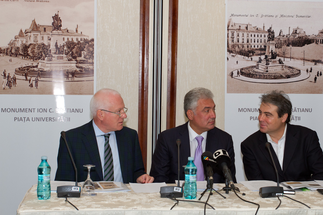 Lansare Asociatia Ion C. Bratianu, 31 mai 2012; Adriean Videanu, Valeriu Stoica, Adrian Cioroianu
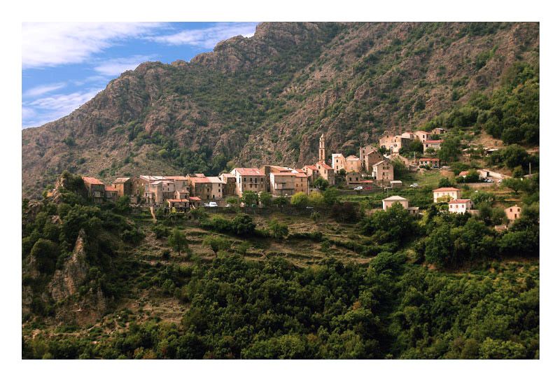 Corsu: U Castellà di Mercuriu
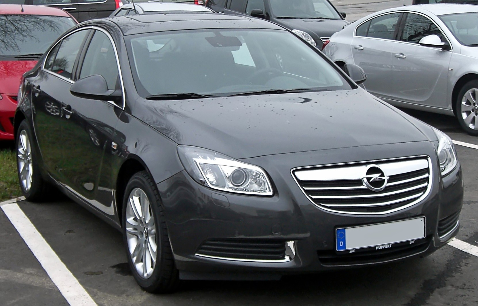 Opel Insignia
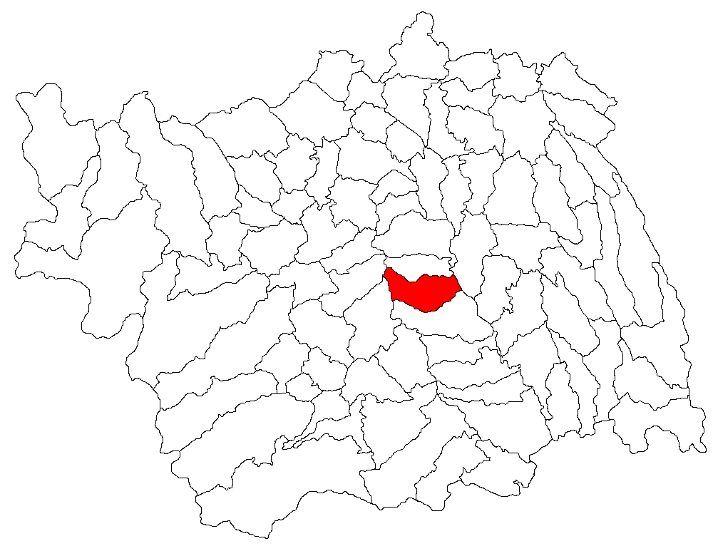 Categorie:Hărţi ale judeţului Bacău
◆ ◆ ◆ ◆ ◆
> Task description: Without any pictures, repeat the listing exactly.

> Solution to this problem:
 Lansare Asociatia Ion C. Bratianu, 31 mai 2012; Adriean Videanu, Valeriu Stoica, Adrian Cioroianu
 Corsu: U Castellà di Mercuriu
 Opel Insignia
 Categorie:Hărţi ale judeţului Bacău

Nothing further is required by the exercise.